Changing the activations for deep learning
Geoffrey Hinton’s team was able to add more layers to a neural architecture because of two solutions that prevented trouble with backpropagation:- They prevented the exploding gradients problem by using smarter network initialization. An exploding gradient differs from a vanishing gradient because it can make a network blow up as the exploding gradient becomes too large to handle.
Your network can explode unless you correctly initialize the network to prevent it from computing large weight numbers. Then you solve the problem of vanishing gradients by changing the network activations.
- The team realized that passing a signal through various activation layers tended to damp the backpropagation signal until it becomes too faint to pass anymore after examining how a sigmoid activation worked. They used a new activation as the solution for this problem. The choice of which algorithm to use fell toward an old activation type of ReLU, which stands for rectified linear units. An ReLU activation stopped the received signal if it was below zero assuring the non-linearity characteristic of neural networks and letting the signal pass as it was if above zero. (Using this type of activation is an example of combining old but still good technology with current technology.) The image below shows how this process works.
The ReLU worked incredibly well and let the backpropagation signal arrive at the initial deep network layers. When the signal is positive, its derivative is 1. You can also find proof of the ReLU derivative in looking.
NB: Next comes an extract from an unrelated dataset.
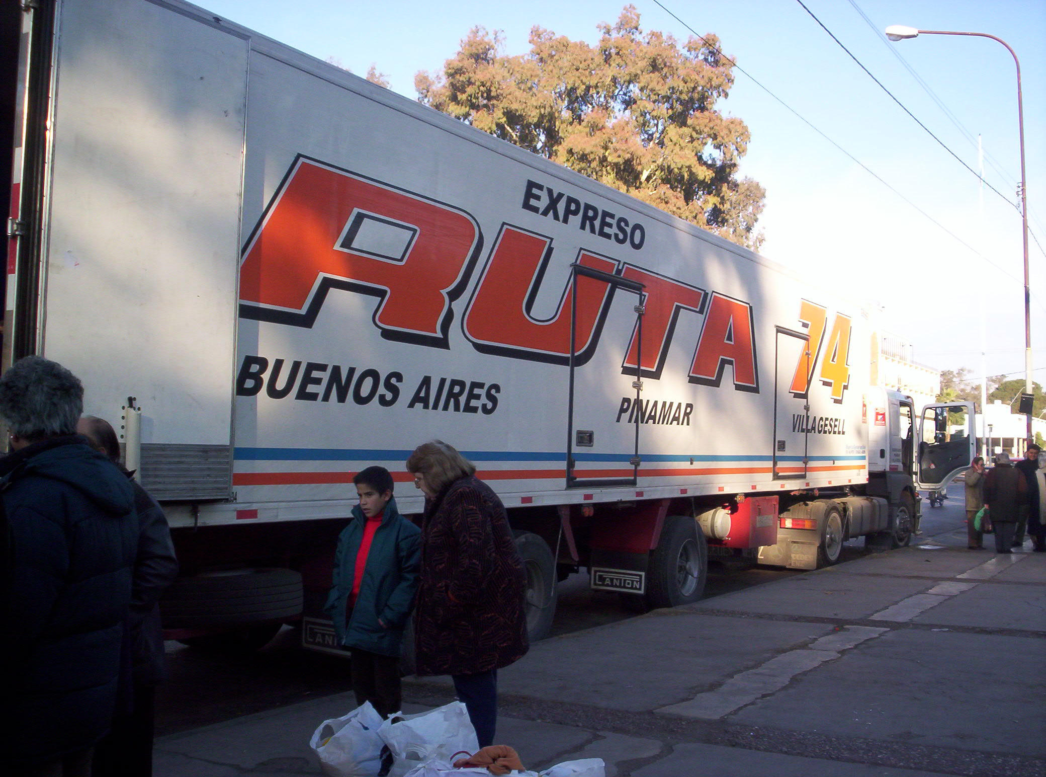 Vista del camión que recolecto donaciones para tres escuelas de Cuyo, realizado por el programa de canal 7 Estudio País 24. Esta fotografía lo muestra al Expreso 74, en la ciudad de San Juan, Argentina

Note that the rate of change is constant and equivalent to a unit when the input signal is positive (whereas when the signal is negative, the derivative is 0, thus preventing the signal from passing).
You can calculate the ReLU function using f(x)=max(0,x)
. The use of this algorithm increased training speed a lot, allowing fast training of even deeper networks without incurring any dead neurons. A dead neuron is one that the network can't activate because the signals are too faint.
Adding regularization by dropout for deep learning
The other introduction to deep learning made by Hinton’s team to complete the initial deep learning solution aimed at regularizing the network. A regularized network limits the network weights, which keeps the network from memorizing the input data and generalizing the witnessed data patterns.Remember, certain neurons memorize specific information and force the other neurons to rely on this stronger neuron, causing the weak neurons give up learning anything useful themselves (a situation called co-adaptation). To prevent co-adaptation, the code temporary switches off the activation of a random portion of neurons in the network.
As you see from the left side of the image below, the weights normally operate by multiplying their inputs into outputs for the activations. To switch off activation, the code multiplies a mask made of a random mix of ones and zeros with the results. If the neuron is multiplied by one, the network passes its signal. When a neuron is multiplied by zero, the network stops its signal, forcing others neurons not to rely on it in the process.
Dropout works only during training and doesn’t touch any part of the weights. It simply masks and hides part of the network, forcing the unmasked part to take a more active role in learning data patterns. During prediction time, dropout doesn’t operate, and the weights are numerically rescaled to take into account the fact that they didn’t work all together during training.